On My Majesty's Foreign Service
by pessimist
A friend of mine sent me the following joke about that a diplomat is. But as I read it, I thought maybe 'diplomat' wasn't what they had in mind. Maybe it was George Warmonger Bush. So I changed it:
Prezidint....a person who:• Always knows what to talk about, but doesn't always talk about what he knows.• Has a straightforward way of dodging issues.
• Can bring home the bacon without spilling the beans.
• Always tries to settle problems created by other prezidints (Like Prezidint Poppy?).
• Can always make himself misunderstood.
• Can make nothing sound like something.
• Can put his best foot forward when he doesn't have a leg to stand on.
• Divides his time between running for office and running for cover.
• Can juggle a hot potato long enough for it to become a cold issue.
• Will approach every question with an open mouth.
• Puts his cards on the table, but still has some up each sleeve.
• Straddles an issue whenever he isn't dodging one.
• Comes right out and says what he thinks when he agrees with you.
• Lets you do all the talking while he gets what he wants.
• Will lay down your life for his country.
• Will refuse to answer any question on the ground it might illuminate him.
Now, doesn't this sound like Owwer Leedur?
Switching back to diplomacy:
DIPLOMAT: Pronunciation: 'diplu`mat Definition: [n] an official engaged in international negotiations [n] a person who deals tactfully with others
This DOESN'T sound like George Warmonger Bush.
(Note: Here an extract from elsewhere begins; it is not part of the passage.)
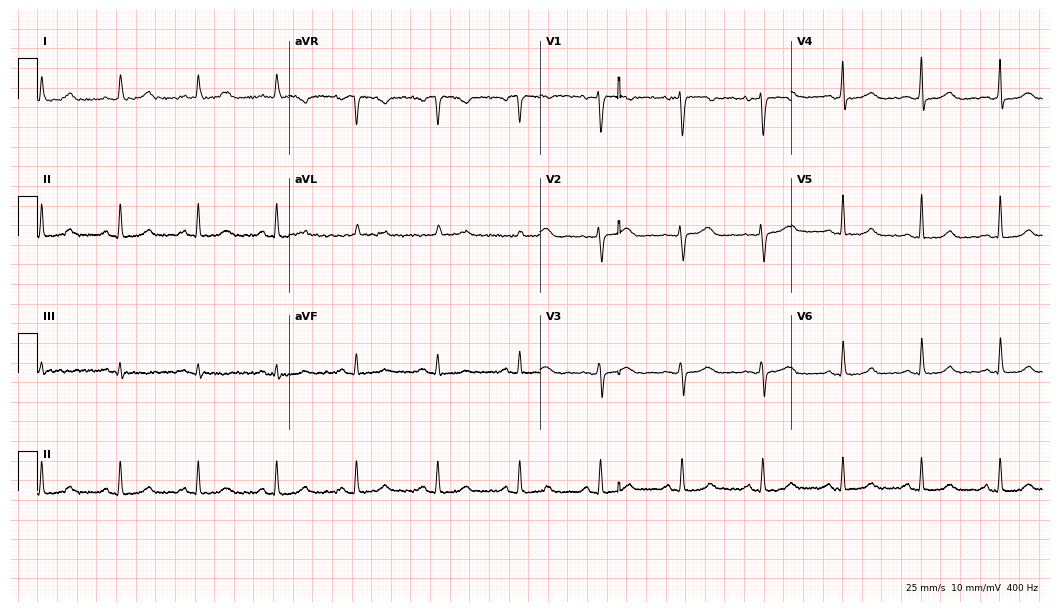
12-lead ECG from a female patient, 47 years old (10.2-second recording at 400 Hz). Recorded interpretation: within normal limits.

Might that be why career professional US diplomats are so upset with him?
Former US diplomats send protest letter to Bush
Inspired by the attack of their British colleagues on Tony Blair's foreign policy [see below- ed], more than 20 former US diplomats have so far signed a letter to President George W. Bush protesting against his pro-Israeli stance. Former ambassadors to Iraq, India, Saudi Arabia, Syria, Egypt and the United Arab Emirates have signed so far. Others include John Brady Kiesling, one of at least three US diplomats who resigned last year in protest against the war on Iraq, and Greg Thielmann, until recently a senior State Department intelligence analyst who has accused the Bush administration of twisting intelligence on Iraq's weapons programmes and alleged ties with terrorist groups.The letter was drafted by Andrew Killgore, former ambassador to Qatar, and Richard Curtiss, former chief inspector of the US Information Agency. The letter was to have been sent to the White House today, but an organiser said it was being held to give more former envoys the chance to sign.
It is already well known in Washington that numerous past and present officers of the US State Department, especially Arabists, are distressed by what they see as the cost in the region of Mr Bush's intimate support of Mr Sharon. For this reason the White House has effectively sidelined the State Department over the Israeli-Palestinian conflict.
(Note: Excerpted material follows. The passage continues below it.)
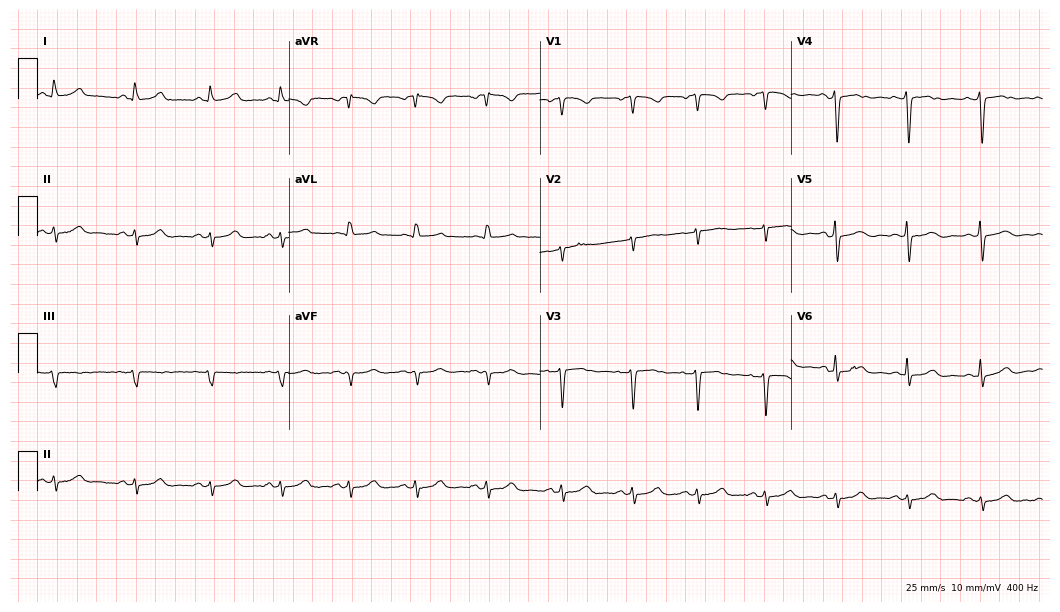
12-lead ECG from a female, 46 years old. No first-degree AV block, right bundle branch block, left bundle branch block, sinus bradycardia, atrial fibrillation or sinus tachycardia recorded for this tracing. Findings outside these six are not listed.

The letter begins by applauding the 52 former British diplomats who attacked the UK prime minister, and ends by calling for a reassertion of "American principles of justice and fairness in our relations with all the peoples of the Middle East".
While the former UK diplomats made the headlines at home, the American letter has stirred little media interest so far.
Gee, I wonder why. Was Sinclair Broadcasting deciding what we can and cannot see again?
The letter accuses Mr Bush of reversing long- standing American policy in the Middle East by endorsing the demands of Ariel Sharon, the Israeli prime minister, that Israel retain big settlements in the occupied West Bank and deny the right of return to Palestinian refugees."Your unqualified support of Sharon's extra-judicial assassinations, Israel's Berlin Wall-like barrier, its harsh military measures in occupied territories, and now your endorsement of Sharon's unilateral plan are costing our country its credibility, prestige and friends. A return to the time- honoured American tradition of fairness will reverse the present tide of ill-will in Europe and the Middle East, even in Iraq," the letter says.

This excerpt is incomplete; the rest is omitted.